Date of Award

Winter 2022

Project Type

Dissertation

Program or Major

Electrical and Computer Engineering

Degree Name

Doctor of Philosophy

First Advisor

Richard A Messner

Second Advisor

James M Ryan

Third Advisor

John LaCourse

Abstract

The second-generation SONTRAC instrument is being designed by UNH and NASA to detect solar neutrons, a game-changing observation for understanding particle acceleration at the Sun. The new instrument targets small satellites with highly constrained size, mass, and power; bringing a new set of challenges to the design of the instrument electronics. SONTRAC uses silicon photomultiplier detectors to image neutron scattered proton tracks in a scintillating fiber bundle. Individual detector readout provides the best performance, but is not achievable within the size, mass and power constrains for a small satellite.

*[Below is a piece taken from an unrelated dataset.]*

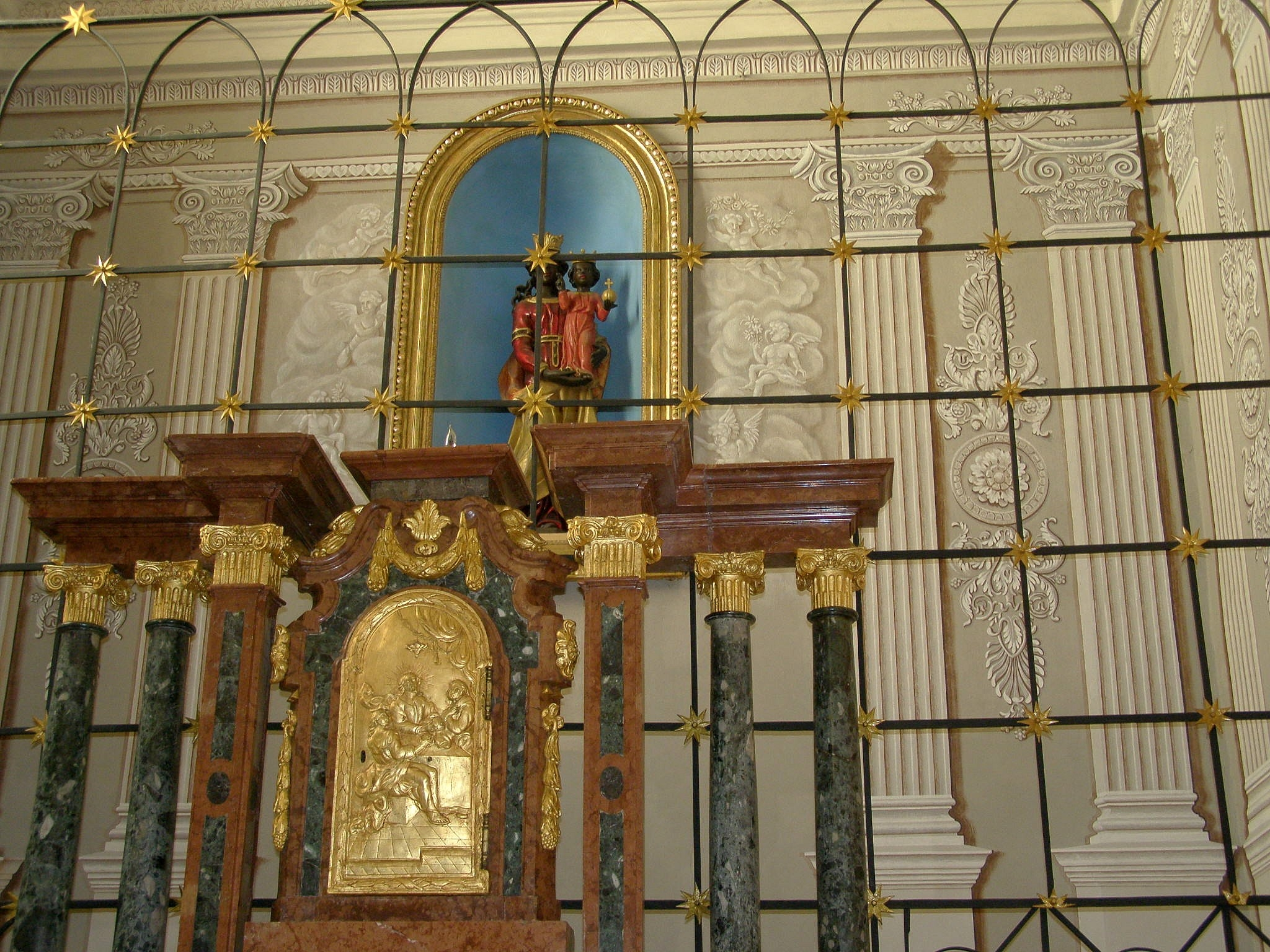 Socha Čiernej Madony. Interiér kaplnky, zvanej aj Loretánska, je napodobnením domčeka Panny Márie v Nazarete. Kaplnku pristavali ku kostolu v roku 1700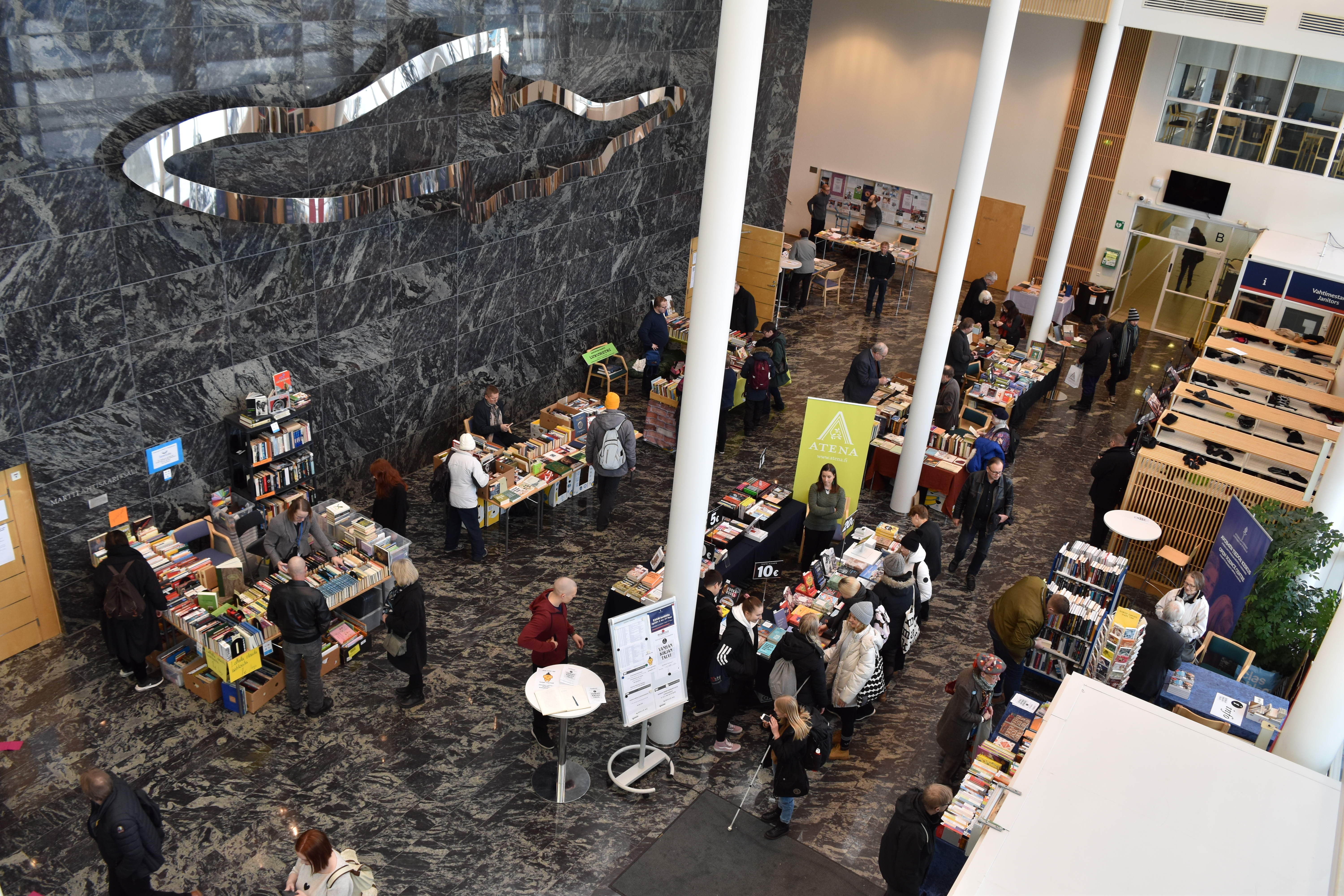 Vanhan Kirjan Talvi 2020 tapahtuma Jyväskylässä.

To overcome this problem, we explored detectors configured in strips to generate 1D projections. The strip readout concept encodes the proton track positions in 1D projections reducing the number of channels, but it requires reconstruction. Reconstruction of proton tracks poses a difficult challenge because tracks are encoded in the same set of 1D projections and can be ambiguous. Detector and electronic noise further degrade the reconstruction accuracy and requires pre-processing to reduce noise, ambiguity and improve track reconstruction. This work entailed the design of a 1D projection readout system and development of a reconstruction algorithm to recover the proton tracks from the projections for simulated and real data in the presence of detector and electronic noise.